Based on the information provided there is no evidence to support that the lending of the funds were undertaken under a commercial arrangement, such as an interest-bearing loan. Nothing has been provided in relation to you receiving any interest payment/s from the Company and/or any terms and conditions of any lending arrangement. It appears that there may not have been an agreement for the payment of any interest on the funds lent to the Company because it was intended that the Company's profits would be paid to the Shareholders. You expected to the Company to pay dividends to the Shareholders when it became profitable, which would involve the Trust receiving dividends and that it would then distribute trust income to you as a presently entitled beneficiary. However, as outlined above it cannot be viewed that you would be presently entitled to any of the Trust income as you are only one of the beneficiaries of a discretionary trust until the conditions outlined above had occurred. You only had a mere expectancy of receiving income from the Trust.

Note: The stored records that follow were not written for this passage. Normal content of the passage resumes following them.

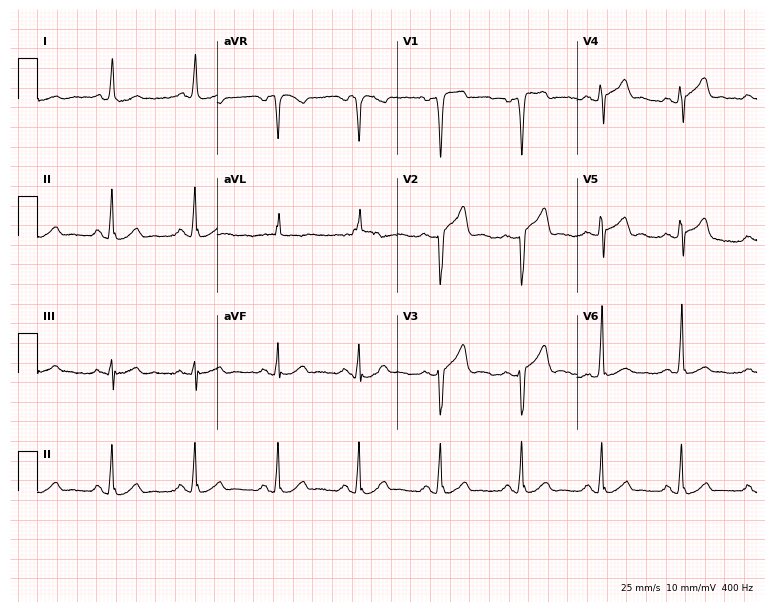
Resting 12-lead electrocardiogram. Patient: a female, 56 years old. Read as a normal ECG.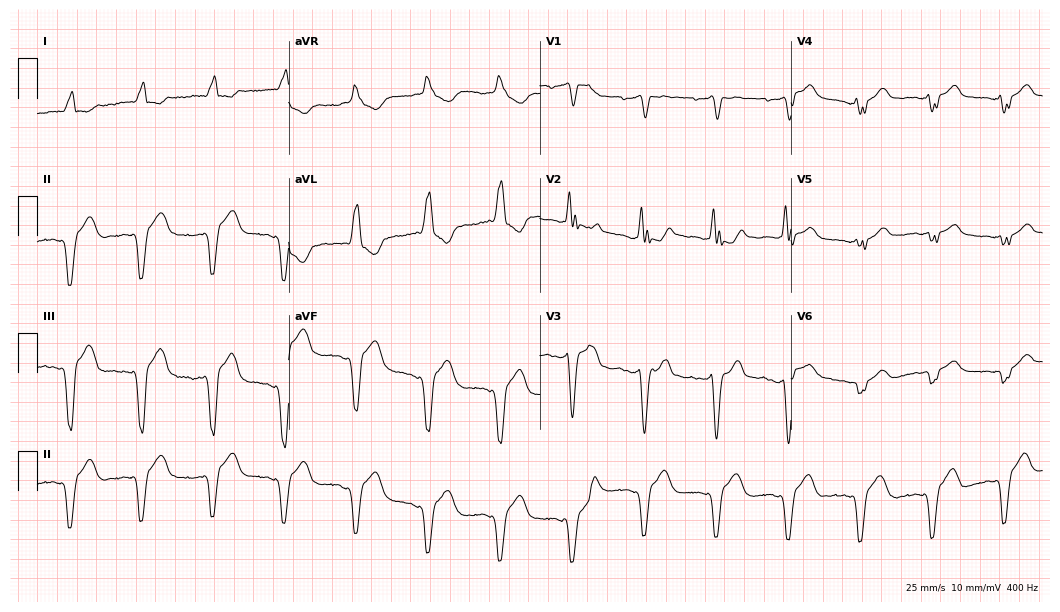
ECG (10.2-second recording at 400 Hz) — a 72-year-old female patient. Screened for six findings — first-degree AV block, right bundle branch block, left bundle branch block, sinus bradycardia, atrial fibrillation, sinus tachycardia — none is recorded.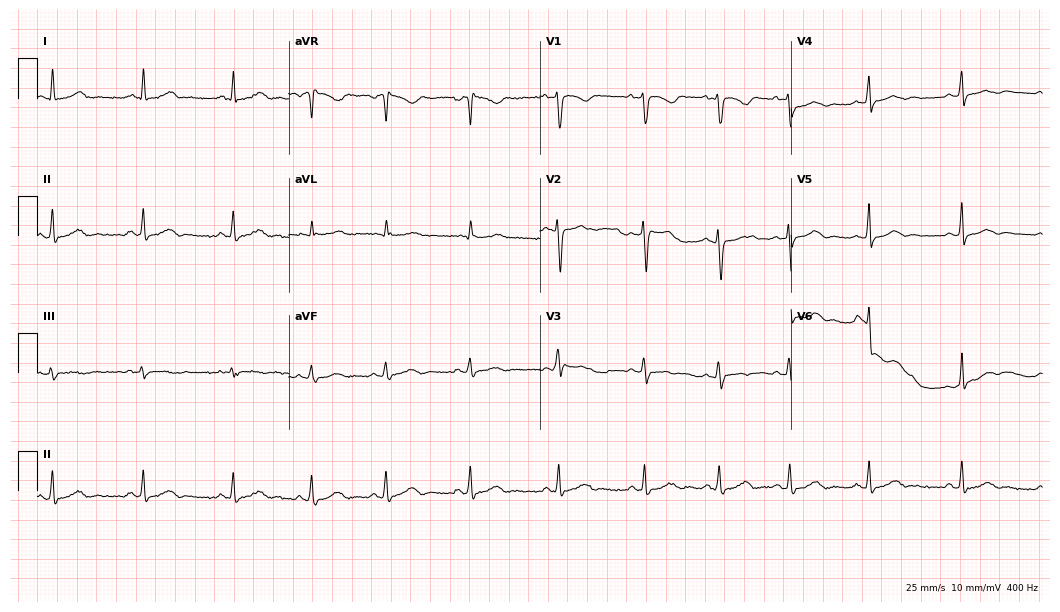
Resting 12-lead electrocardiogram. Patient: a female, 21 years old. Read as a normal ECG.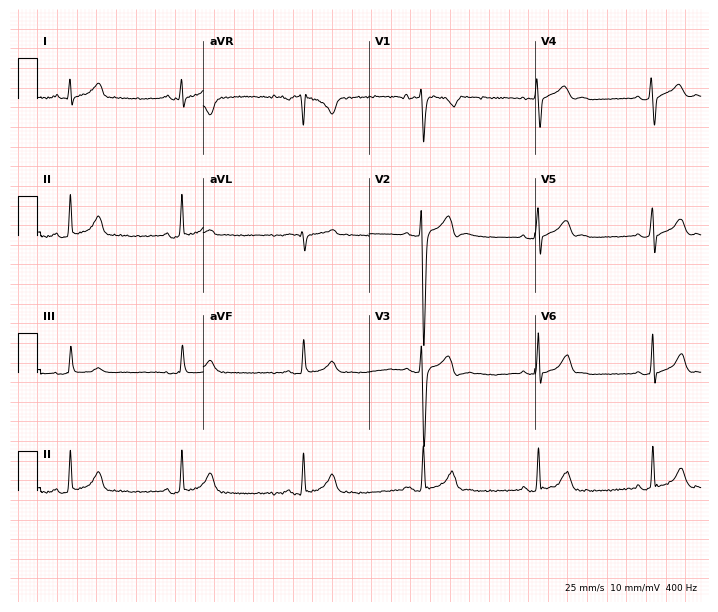
Standard 12-lead ECG recorded from a male, 23 years old (6.8-second recording at 400 Hz). The tracing shows sinus bradycardia (a sinus rate of 50 beats per minute or less).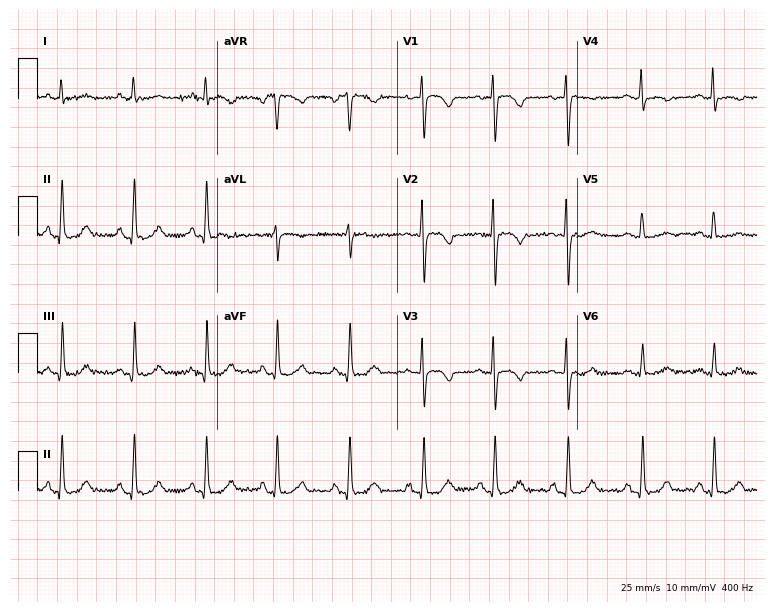
Electrocardiogram (7.3-second recording at 400 Hz), a 39-year-old female. Of the six screened findings (first-degree AV block, right bundle branch block, left bundle branch block, sinus bradycardia, atrial fibrillation, sinus tachycardia), none is recorded. Findings outside these six are not listed.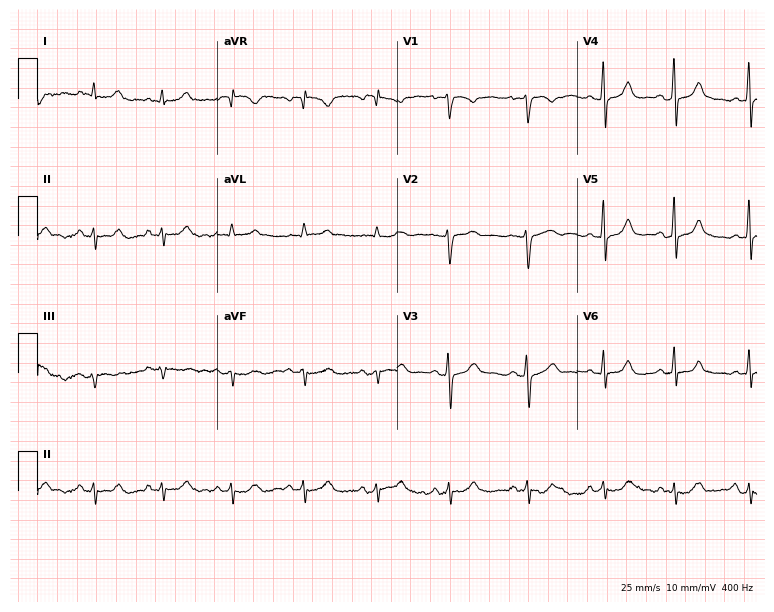
12-lead ECG from a 44-year-old female patient (7.3-second recording at 400 Hz). No first-degree AV block, right bundle branch block (RBBB), left bundle branch block (LBBB), sinus bradycardia, atrial fibrillation (AF) or sinus tachycardia recorded for this tracing.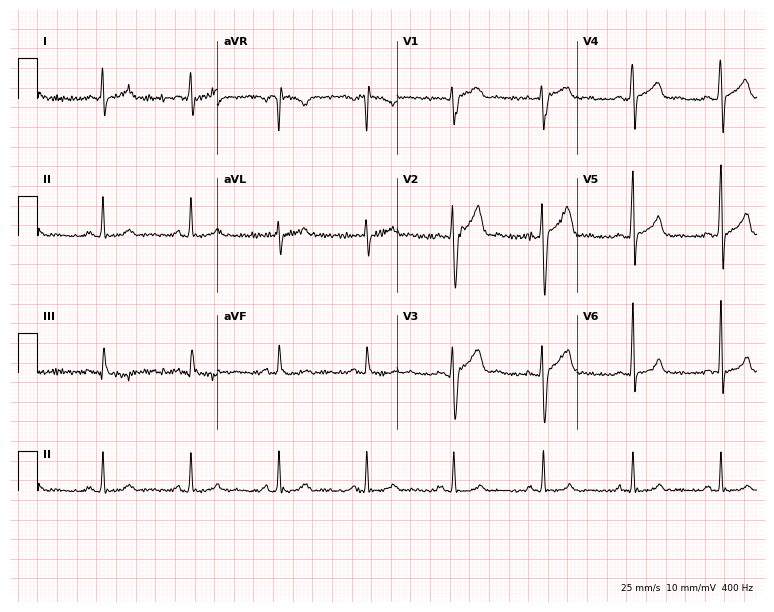
Resting 12-lead electrocardiogram (7.3-second recording at 400 Hz). Patient: a male, 30 years old. Read as a normal ECG.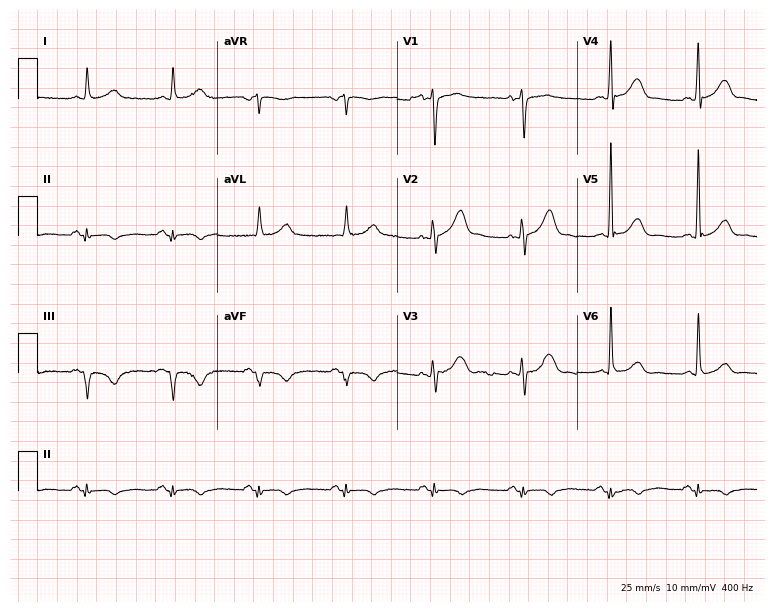
ECG — an 82-year-old man. Screened for six findings — first-degree AV block, right bundle branch block, left bundle branch block, sinus bradycardia, atrial fibrillation, sinus tachycardia — none is recorded.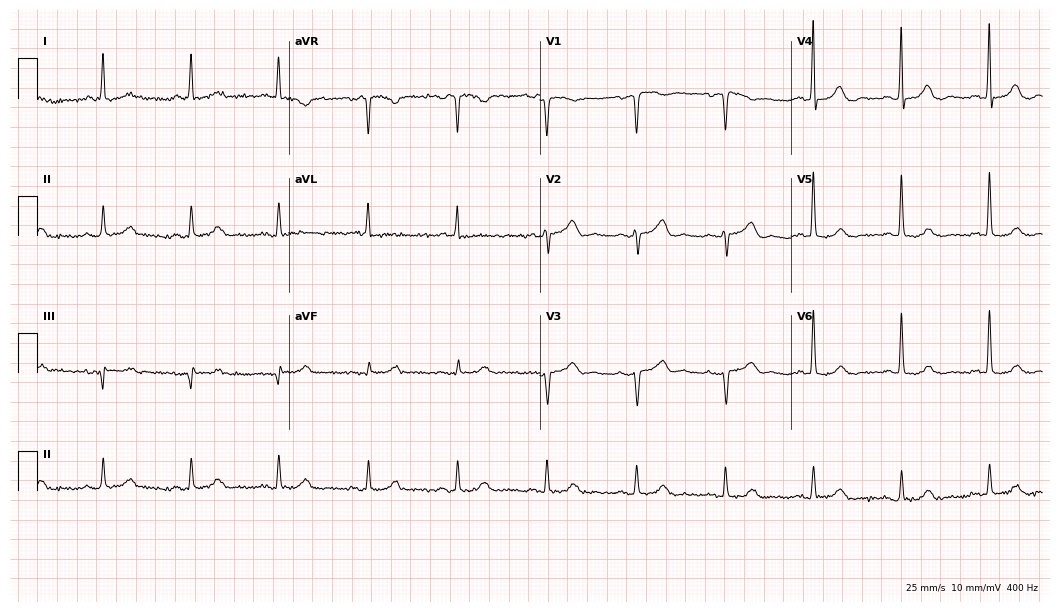
12-lead ECG from a 65-year-old female patient. Screened for six findings — first-degree AV block, right bundle branch block, left bundle branch block, sinus bradycardia, atrial fibrillation, sinus tachycardia — none is recorded.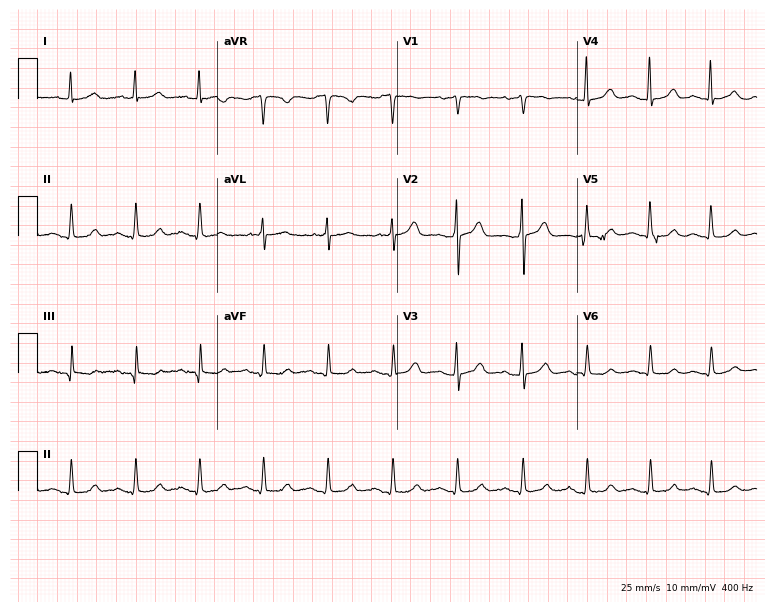
12-lead ECG from a man, 77 years old (7.3-second recording at 400 Hz). No first-degree AV block, right bundle branch block (RBBB), left bundle branch block (LBBB), sinus bradycardia, atrial fibrillation (AF) or sinus tachycardia recorded for this tracing. Other findings, if any, are not listed.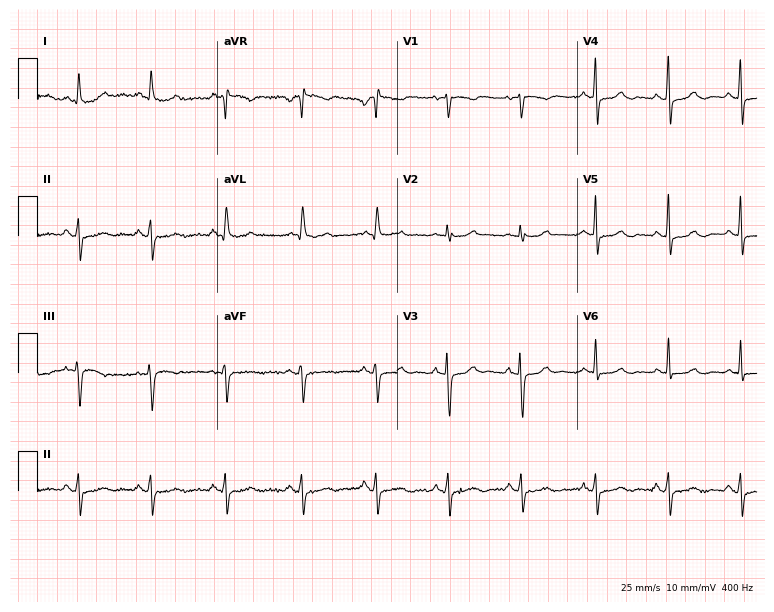
Resting 12-lead electrocardiogram (7.3-second recording at 400 Hz). Patient: a female, 72 years old. None of these six findings is recorded: first-degree AV block, right bundle branch block, left bundle branch block, sinus bradycardia, atrial fibrillation, sinus tachycardia. Findings outside these six are not listed.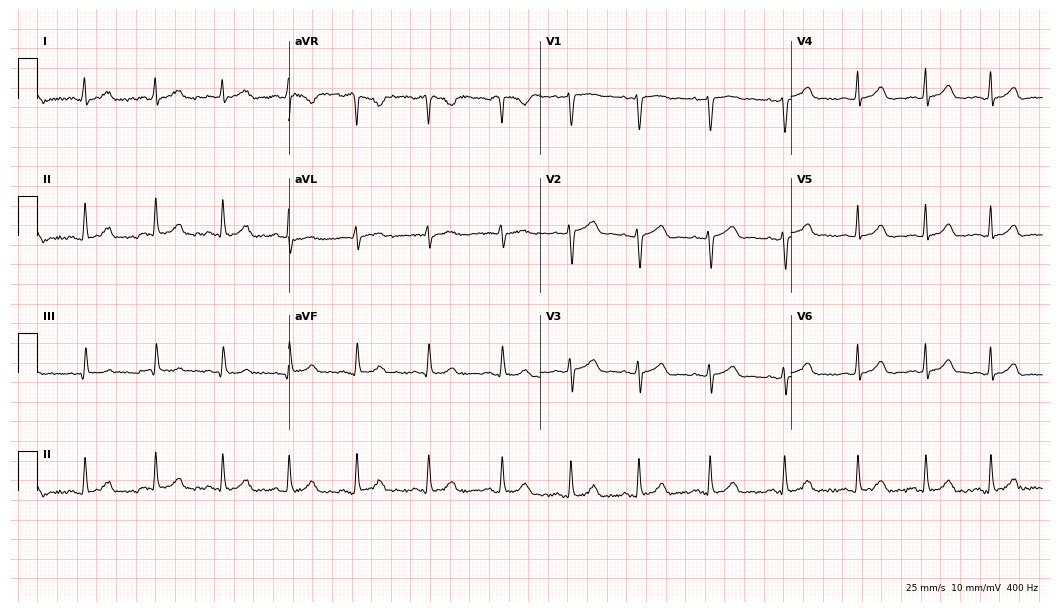
12-lead ECG from a female patient, 34 years old. Recorded interpretation: within normal limits.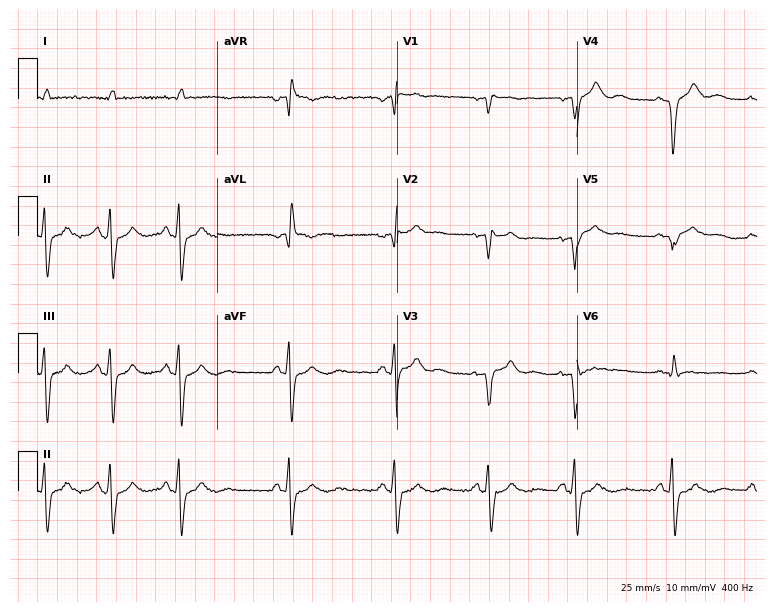
Resting 12-lead electrocardiogram. Patient: an 82-year-old man. The tracing shows right bundle branch block.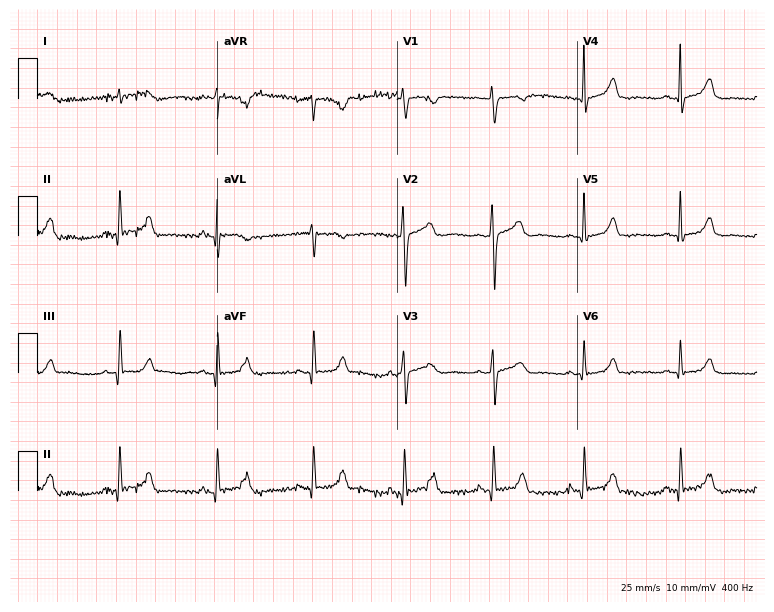
Standard 12-lead ECG recorded from a male patient, 38 years old. Read as a normal ECG.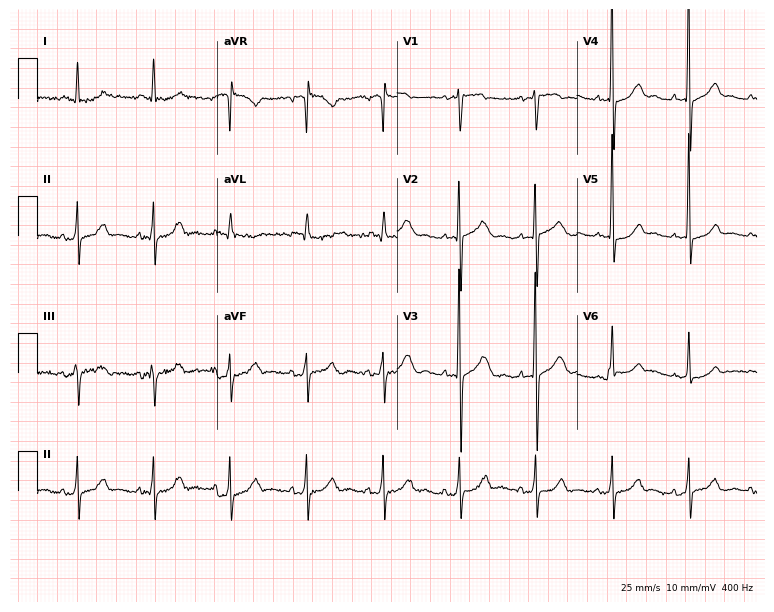
Resting 12-lead electrocardiogram (7.3-second recording at 400 Hz). Patient: a woman, 79 years old. None of these six findings is recorded: first-degree AV block, right bundle branch block, left bundle branch block, sinus bradycardia, atrial fibrillation, sinus tachycardia. Other findings, if any, are not listed.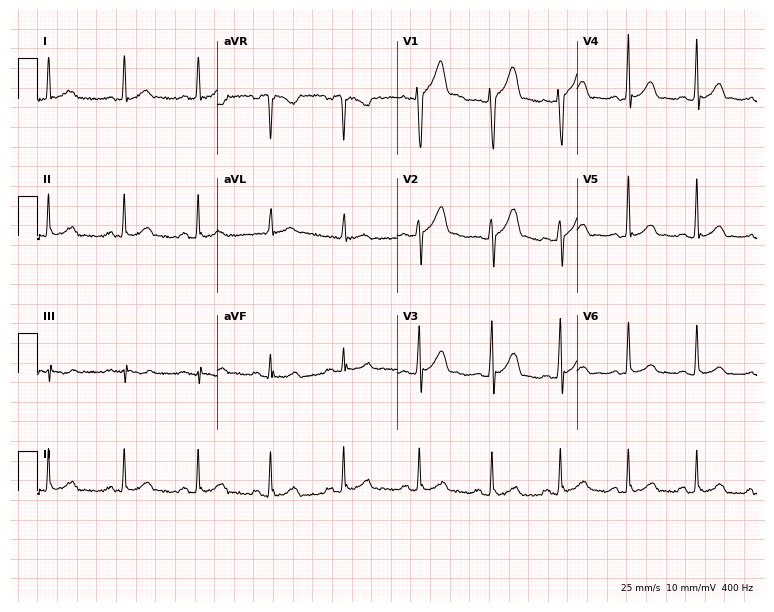
Standard 12-lead ECG recorded from a 30-year-old male (7.3-second recording at 400 Hz). Read as a normal ECG.

Debts arising from non-business activities that do not produce assessable income are considered personal use assets. You lent the funds to provide financial assistance to the Company. Nothing has been provided to support that the lending of the funds was entered into in the course of gaining or producing your assessable income, or that you were carrying on a business of money lending. Therefore, any capital loss arising as a result of the CGT event C2 occurring in relation to the funds you lent to the Company will be disregarded for CGT purposes under section 108-20 of the ITAA 1997.